Base management fees earned by MHI Hotels Services totaled $752,698 and $1,353,313 for the three months and six months ended June 30, 2013, respectively, and $749,282 and $1,344,953 for the three months and six months ended June 30, 2012, respectively. In addition, estimated incentive management fees of $27,533 and $62,126 were accrued for the three months and six months ended June 30, 2013, respectively, and estimated incentive management fees of $62,415 and $112,053 were accrued for the three months and six months ended June 30, 2012, respectively.

Employee Medical Benefits – The Company purchases employee medical benefits for its employees, as well as those employees that work exclusively for its hotel properties, through Maryland Hospitality, Inc. (d/b/a MHI Health), an affiliate of MHI Hotels Services. Premiums for employee medical benefits paid by the Company were $643,724 and $1,294,724 for the three months and six months ended June 30, 2013, respectively and $592,983 and $1,220,888 for the three months and six months ended June 30, 2012, respectively.

 

Redemption of Units in Operating Partnership – During 2012 and the six months ended June 30, 2013, the Company redeemed 22,000 units in its Operating Partnership held by a trust controlled by two current members and one former member of our Board of Directors for a total of $69,080 pursuant to the terms of the partnership agreement.

Preferred Stock and Warrant – As set forth in the Articles Supplementary, the holders of Preferred Stock, Essex Illiquid, LLC and Richmond Hill Capital Partners, LLC, are entitled to elect one (1) member of the Company’s board of directors. The member of the board of directors elected by the holders of Preferred Stock holds executive positions in Essex Equity Capital Management, LLC, an affiliate of Essex Illiquid, LLC, as well as Richmond Hill Capital Partners, LLC.

On June 15, 2012, the Company entered into an amendment of its then-existing Bridge Financing that provided, subject to a $1.5 million prepayment which the Company made on June 18, 2012, that the amount of undrawn term loan commitments increased to $7.0 million, of which $2.0 million was reserved to repay principal amounts outstanding on the Crowne Plaza Jacksonville Riverfront hotel property. The Company’s ability to borrow under the Bridge Financing ended May 31, 2013.

On June 15, 2012, the Company simultaneously entered into an agreement with the holders of the Company’s Preferred Stock to redeem 11,514 shares of Preferred Stock for an aggregate redemption price of approximately $12.3 million plus the payment of related accrued and unpaid cash and stock dividends. The redemption resulted in a prepayment fee pursuant to the provisions of the Articles Supplementary of approximately $0.8 million.

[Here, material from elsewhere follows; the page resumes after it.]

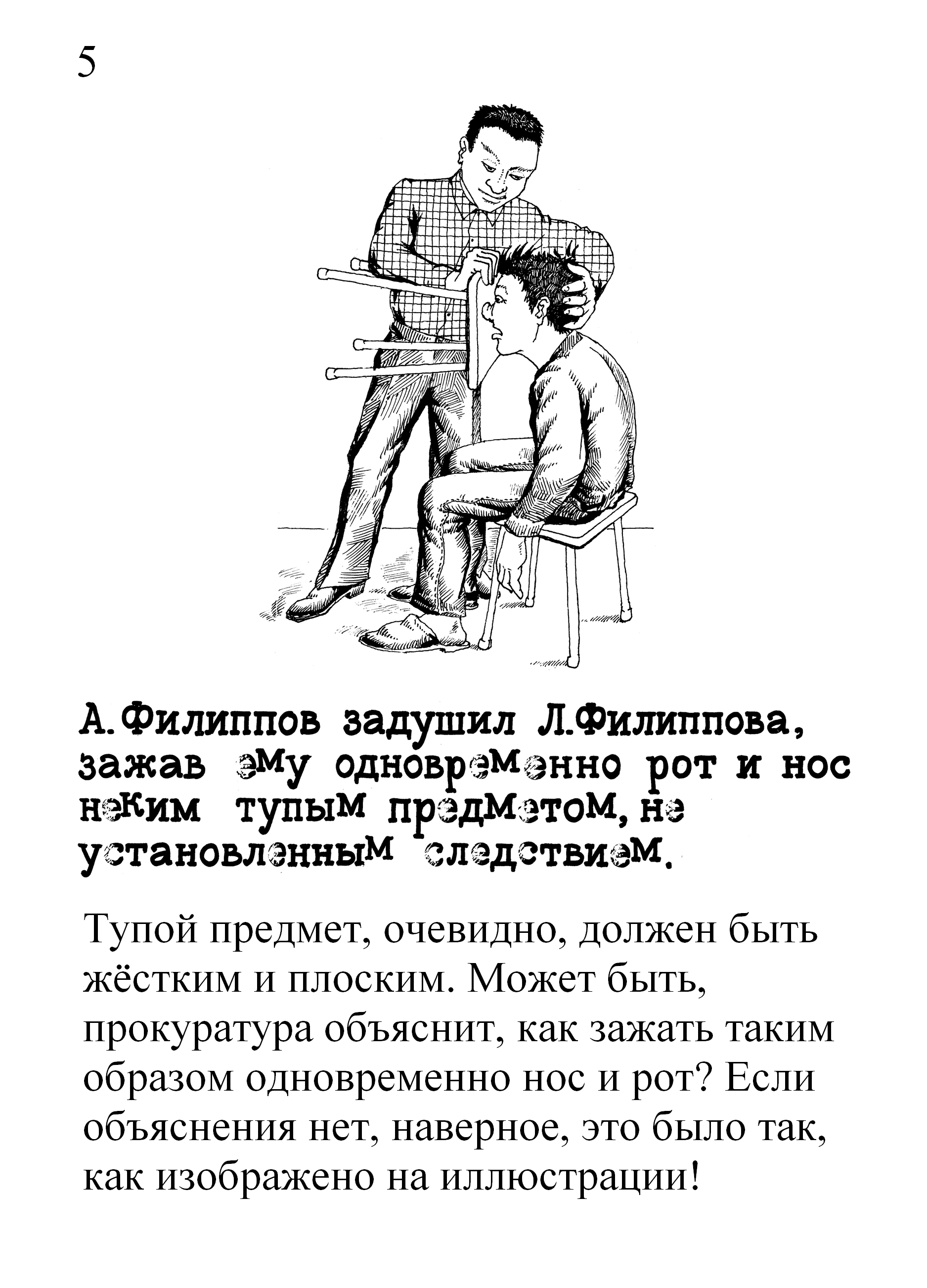 Удушение табуреткой

On July 10, 2012, the Company amended the terms of the outstanding Warrant by establishing a modified excepted holder limit (as defined in the Company’s Articles of Amendment and Restatement) for Essex Illiquid, LLC and Richmond Hill Capital Partners, LP.

On March 26, 2013, the Company redeemed 1,902 shares of Preferred Stock for an aggregate redemption price of approximately $2.1 million plus the payment of related accrued and unpaid cash and stock dividends. The redemption resulted in a prepayment fee pursuant to the provisions of the Articles Supplementary of approximately $0.2 million.